Decisions about public investment are closely watched by the private sector. Consider the saga of American housing. Today, there aren’t enough homes to for all the people that want to buy them. After the mortgage crisis in 2008 devastated the home building industry, skilled tradespeople left the industry and new ones failed to join it. The companies themselves, seeing the same economic indicators as everyone else, planned more conservatively and built less. Their suppliers in the timber industry cut back, too. And then, when demand for homes shot up, the industry simply couldn’t build more.

Those dynamics played out in choices businesses made across industries. Oil refiners didn’t expand their production capacity in an environment of low growth and predictions of a carbon-free future. But green energy hasn’t filled the gap and gas prices have shot up without additional capacity.

Would more spending during this period have led to interest rates rising sooner? Undoubtedly, but that would have been a sign of a healthier economy. It now seems clear that there was fiscal space for significant investment before the pandemic that would have left the country and the Fed better prepared for a crisis.

The world still needs more houses, energy, batteries, solar panels, and wind turbines

To be clear, the idea of a missed opportunity shouldn’t suggest that now isn’t a good time to invest in infrastructure; capital investments of that sort, as Fernanda Nechio, an economist at the SF Federal Reserve Bank explains, have less of an impact on inflation than do transfer payments. But the fact that much of what we would want to spend on today was also under discussion a decade ago should emphasize how much time has been lost.

There’s an argument from some policy analysts that interest rates aren’t that big a factor in the cost of US infrastructure. For example, Eli Dourado, a researcher at the Center for Growth and Opportunity at Utah State University, says the priority should be bringing high US building costs in line with other countries.

The problem of US state capacity is real and needs addressing, but it’s worth remembering that the same logic was deployed as an excuse not to make investments. Pitting the two concepts against each other is unnecessary.

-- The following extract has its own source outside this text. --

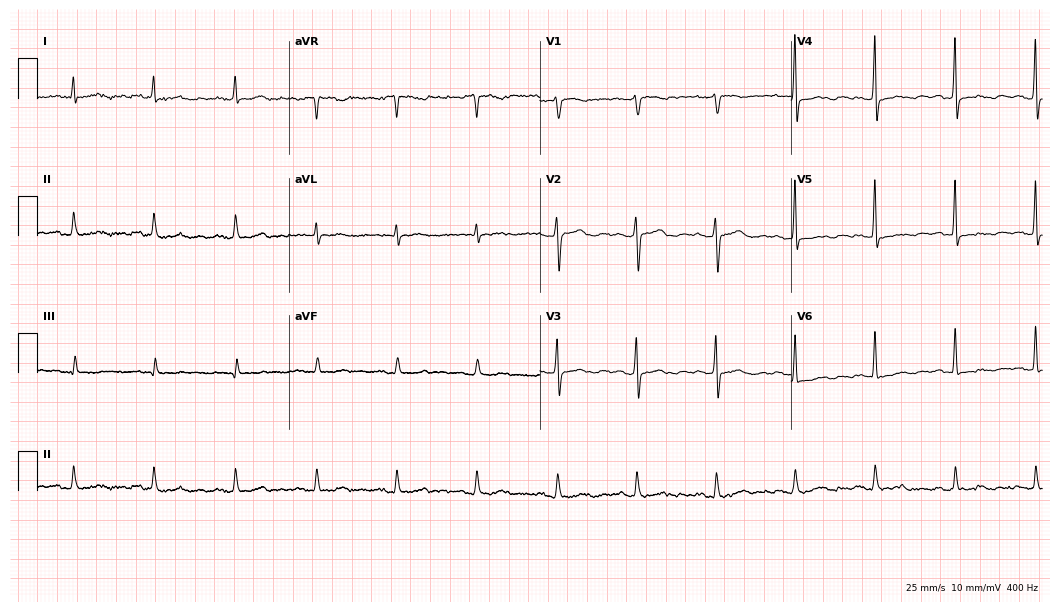
12-lead ECG from a female patient, 59 years old (10.2-second recording at 400 Hz). No first-degree AV block, right bundle branch block (RBBB), left bundle branch block (LBBB), sinus bradycardia, atrial fibrillation (AF) or sinus tachycardia recorded for this tracing.

Indeed, if it were straightforward to reduce US project costs by 10x, as Dourado uses in an illustrative example, we would have done it — and we should still try. But the reality is that breaking free of consultants, regulations, and other cost drivers isn’t politically simple, and only underscores the usefulness of cheap financing. Indeed, public investment can be a tool for deregulation.

And politics matters here. Many of the officials who set US policy in the previous decade thought that they were being responsible, but instead they were frittering away a chance to make the country and the economy more resilient. The lesson of the post-pandemic economy is that real goods matter as much as financial conditions. Consider the point made by the financial journalist Matt Klein, who notes that European policymakers cited the adage “fix the roof while the sun is shining” as they worked to lower their debt after the financial crisis.

These countries are in better fiscal positions today, but it’s not doing them much good because they didn’t address energy dependence on Russia. Now, they may be able to borrow more responsibly — but the natural gas ports and wind farms they want to build now will take far longer thanks to the scarcity of key materials and labor.

That same principal holds true more broadly: The US has real material needs that could be met with better infrastructure for transportation, energy, and housing. It would be better to build now than not to build at all, but it would have been better still to have started building five years ago.